- **Supplied records**
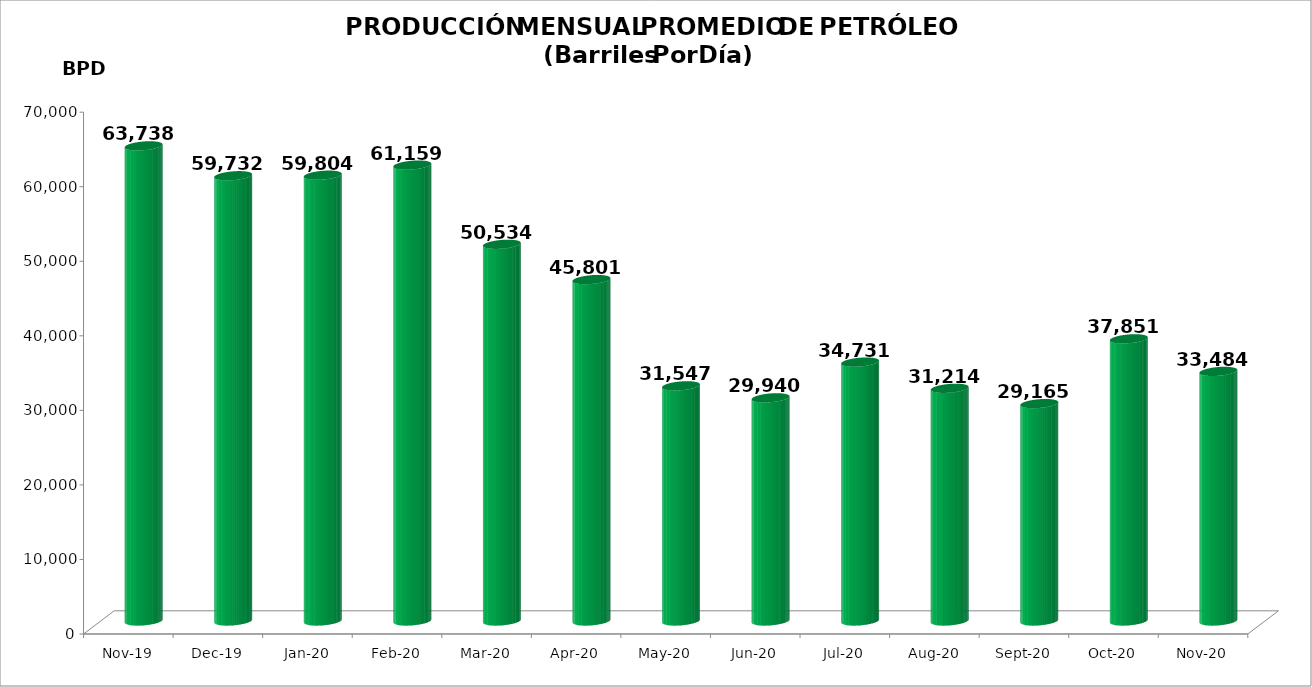
| Category | Series 0 |
|---|---|
| 2019-11-01 | 63738.3 |
| 2019-12-01 | 59732 |
| 2020-01-01 | 59804 |
| 2020-02-01 | 61159 |
| 2020-03-01 | 50534 |
| 2020-04-01 | 45801 |
| 2020-05-01 | 31547 |
| 2020-06-01 | 29940 |
| 2020-07-01 | 34731 |
| 2020-08-01 | 31214 |
| 2020-09-01 | 29165 |
| 2020-10-01 | 37851 |
| 2020-11-01 | 33484 |
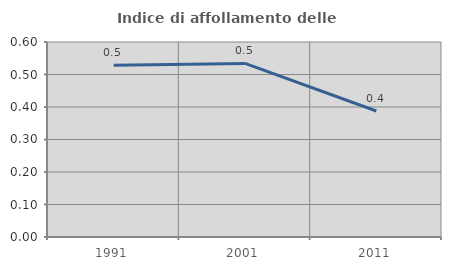
| Category | Indice di affollamento delle abitazioni  |
|---|---|
| 1991.0 | 0.528 |
| 2001.0 | 0.534 |
| 2011.0 | 0.388 |

- **Your task**
Using the entries above, write out exactly the lines from the one with "2019-11-01 | 63738.3 |" through the one with "1991.0 | 0.528 |", ends included. Leave out any pictures.

- **Answer section**
| 2019-11-01 | 63738.3 |
| 2019-12-01 | 59732 |
| 2020-01-01 | 59804 |
| 2020-02-01 | 61159 |
| 2020-03-01 | 50534 |
| 2020-04-01 | 45801 |
| 2020-05-01 | 31547 |
| 2020-06-01 | 29940 |
| 2020-07-01 | 34731 |
| 2020-08-01 | 31214 |
| 2020-09-01 | 29165 |
| 2020-10-01 | 37851 |
| 2020-11-01 | 33484 |
| Category | Indice di affollamento delle abitazioni  |
|---|---|
| 1991.0 | 0.528 |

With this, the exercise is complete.